Buych778: It's probably more helpful to think of fundamental, sizeless particles as waves or clouds rather than billiard-ball-like objects, which is what I think you're doing. An electron or quark in a usual state will be spread over a certain region of space. With an electron, it's often spread over an atom, a region of size about 10^(-10)m. With a quark, we've only seen them spread over the interior of a proton / neutron / meson, a region of size about 10^(-15)m. In fact (and this is Quantum Mechanics here - you'll have to accept it's weird), at least an electron can be distributed over a much larger volume in some circumstances. You could put it in a box of size 1 mile x 1 mile x 1 mile and the electron "cloud" would be spread over this 1 mile^3 volume. But this is not what we mean by "size" in this discussion. Here, "size" means the MINIMUM SIZE WE CAN GET IT DOWN TO. With an electron or quark THIS IS IN THEORY LIMITLESS. What this means is that by measuring its position accurately enough, we could in theory reduce that cloud / wave / whatever you call it down to a size of, say, 10^(-30)m or even smaller. (We can't actually do this because we don't have accurate enough instruments). So, in fact, what you'll get from the above if you read it carefully is the following: ***Measurement of a particle to within an accuracy of distance d will reduce the size of its cloud to that distance.*** If you think about that, it's VERY weird. But that's Quantum Mechanics for you. In general, measuring some characteristic of a particle will cause it to have a definite value of that characteristic where before the value was not definite. Another example is energy. A particle could be in a state where it has 2 energies at once, E1 and E2. (Yes that's even weirder - it's Quantum Mechanics). If we then measure the energy, it will change to having a definite energy, either E1 or E2. (Which one we get is as far as we know totally random). This is getting long so I'll stop there but I hope that gives some idea of what "size" means in Quantum Mechanics. As many have said, if QM doesn't shock you, you haven't understood it. Jonathan

An electron has no size at all, at least according to the Standard Model. It's got ~1/1800 the mass of a proton though, as you said. No-one knows why electrons and quarks have the mass they do as far as I know. The next lepton up, the muon, has a mass about 212 times the electron, and AFAIK no-one knows why. Size is no guarantor of charge. Quarks, like leptons, are sizeless. So you've got a group of sizeless particles all with closely related charges (electron -1, up quark +2/3 etc.) and I don't think we've established the reason. I Googled it and there seems to be some discussion about quantum gravity / complicated supersymmetry theories causing the charge correspondence but I'm ignorant of it. And I didn't call you a noob ;-)

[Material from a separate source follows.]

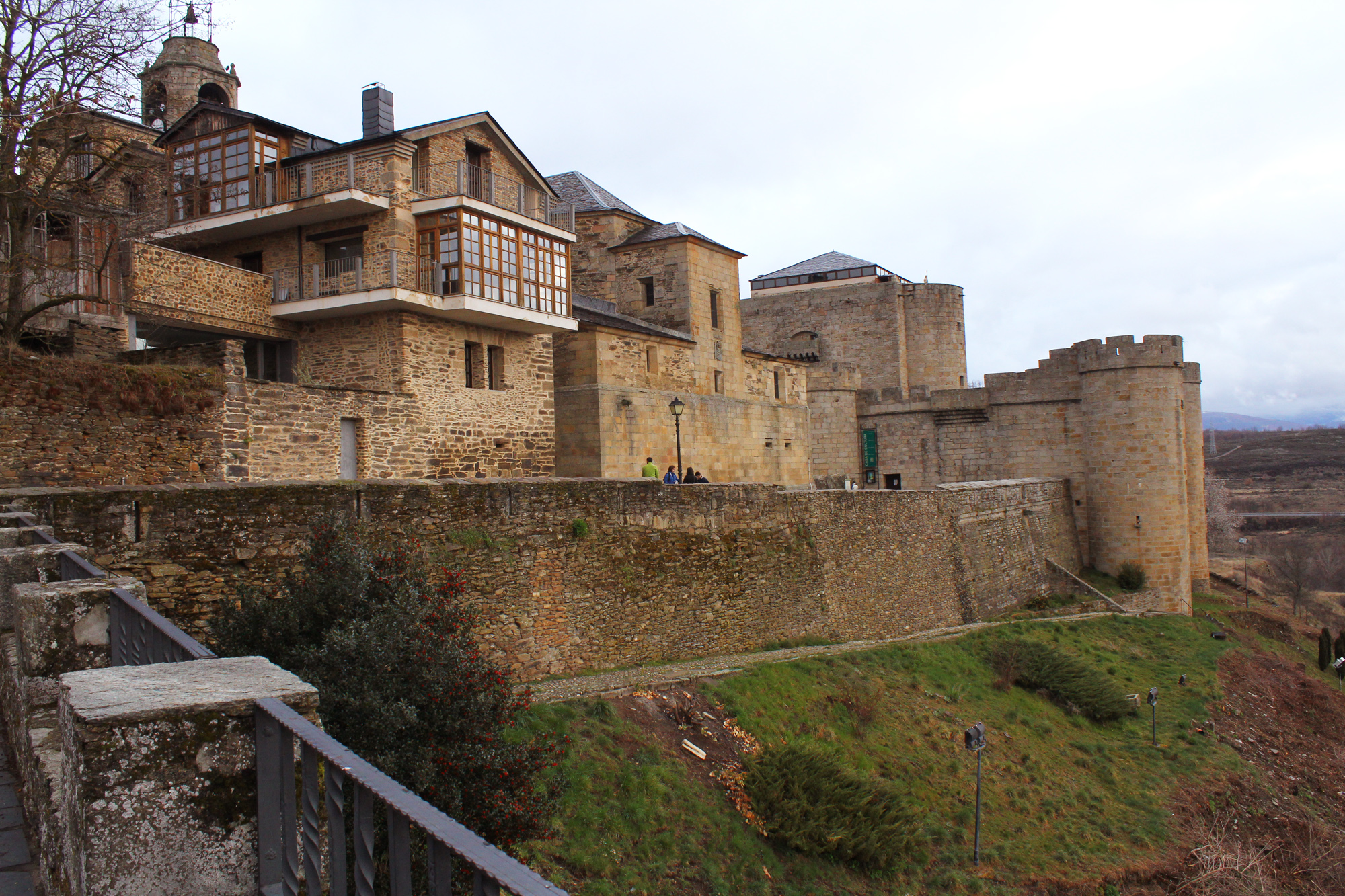 Castle of Puebla de Sanabria

Electrons aren't made of quarks at all. They are their own fundamental particle. (In fact, look at the title over your photo box (and mine) "Lepton", which I guess means you haven't made many posts and the forum is comparing you to the most basic particle of the lot ;-) ) A quark is also fundamental as far as we know, so that's the two types: quarks and leptons. I honestly don't know why electrons have exactly the same size charge as protons. I don't think it even comes out of the standard model of particle physics but I could be wrong. It's obviously not a coincidence.

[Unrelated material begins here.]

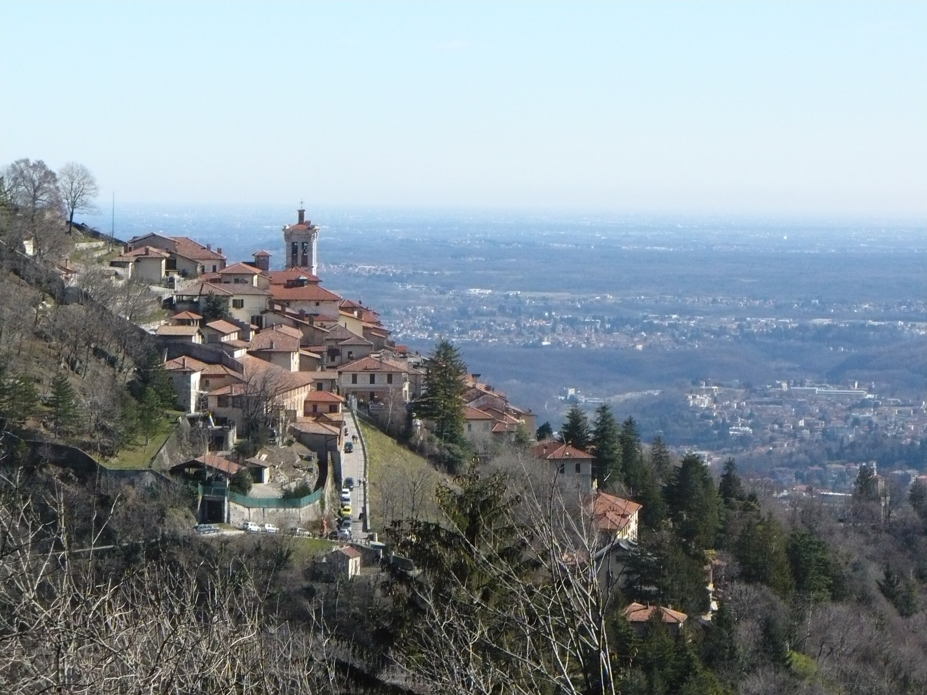 Sacro Monte del Rosario di Varese fotografato dal Campo dei Fiori

"You're kinda turning everything upside down." Ah well, that's (ex) theoretical physicists for you. Never overestimate an ex theoretical physicist. :-/ Certainly it ultimately comes from experiment - for electrons we can measure the spin and yes, I guess that lead Dirac to hypothesise a spinor field. And after googling it you can measure photon spin by EM interaction of atoms. However for gravity I don't think we've measured anything and all we can do is theorise a spin of 2 based on the 2nd rank field. Could be wrong I suppose. I don't know if I even believe gravity has quanta; I think it's totally different from the other "forces". But most people would disagree I suspect.